The decision on the airport station is the latest step toward a proposed beginning of service in October 2010.

The station would go on Wayne County-owned property at US-12 and Henry Ruff Road, said Carmine Palombo, director of transportation programs for the Southeast Michigan Council of Governments.

Washtenaw County Commissioner Jeff Irwin, D-Ann Arbor, who has been a strong proponent of the commuter rail service, said the decade-plus effort appears finally to be setting and making realistic deadlines.

"Picking the site for (the airport) station is critical because 30 million people a year come into the airport," Irwin said.

The site is about four miles north of Metro Airport. A building on the site is used as a library for the blind and may be shared as a station, or the commuter rail project may build a different shelter for passengers, Palombo said.

Service from the station to the airport would be by bus, Palombo said.
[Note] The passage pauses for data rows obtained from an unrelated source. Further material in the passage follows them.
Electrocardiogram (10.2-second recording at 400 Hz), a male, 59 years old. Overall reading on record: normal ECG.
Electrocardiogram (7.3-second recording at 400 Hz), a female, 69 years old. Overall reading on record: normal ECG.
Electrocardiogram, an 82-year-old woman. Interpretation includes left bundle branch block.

That could be provided by a public agency such as the Suburban Mobility Authority for Regional Transportation, or by a private service, he said.
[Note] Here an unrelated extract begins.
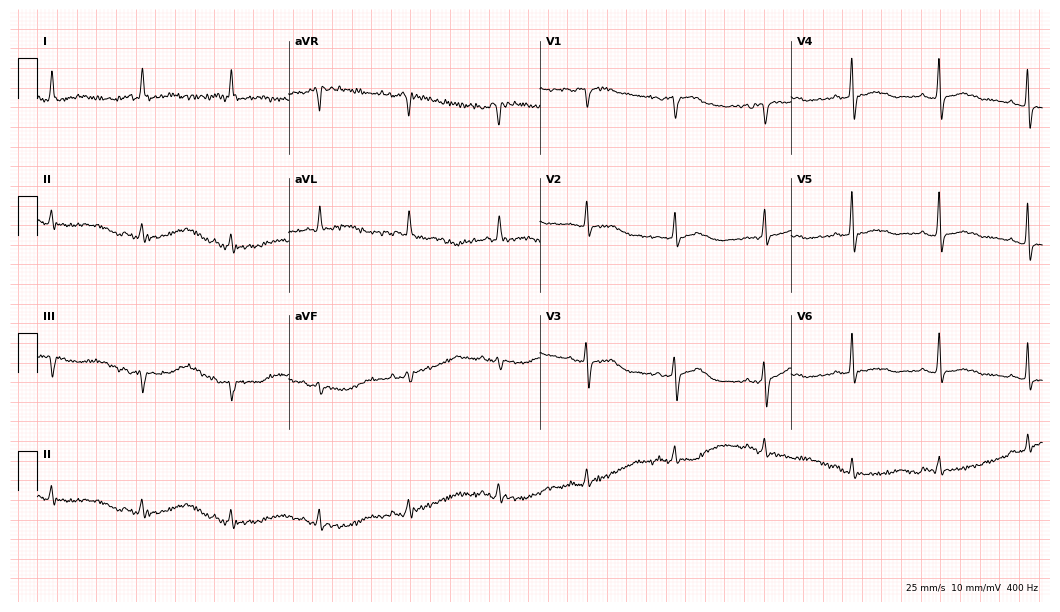
12-lead ECG (10.2-second recording at 400 Hz) from a female patient, 73 years old. Screened for six findings — first-degree AV block, right bundle branch block, left bundle branch block, sinus bradycardia, atrial fibrillation, sinus tachycardia — none is recorded.

The newly chosen site "meets our criteria of, first of all, trying to provide the best access to the airport, and it utilizes existing infrastructure," Palombo said.

Other stops along the route will be in Ann Arbor at the existing Amtrak station; in Ypsilanti at a site yet to be determined; at an existing Amtrak station in Dearborn; and at the New Center in Detroit, Palombo said.

Dearborn and Ann Arbor officials have talked of possibly developing different station locations rather than using existing Amtrak stations, Palombo said. In Ann Arbor, that has included discussion about a possible station near where the rail line passes the University of Michigan Medical Center, he said.

Norfolk Southern Railway Co. has completed a study of how to share its tracks, used by its freight trains, with the new service and existing Amtrak service, Palombo said.

The company has provided a list of infrastructure improvements that would allow four, eight or 15 round trips a day by commuter train, and the project staff is studying those proposals, Palombo said.

Project organizers are still negotiating with Canadian National Railway, which owns a portion of the tracks, to run at least four round-trip commuter trains a day, Palombo said.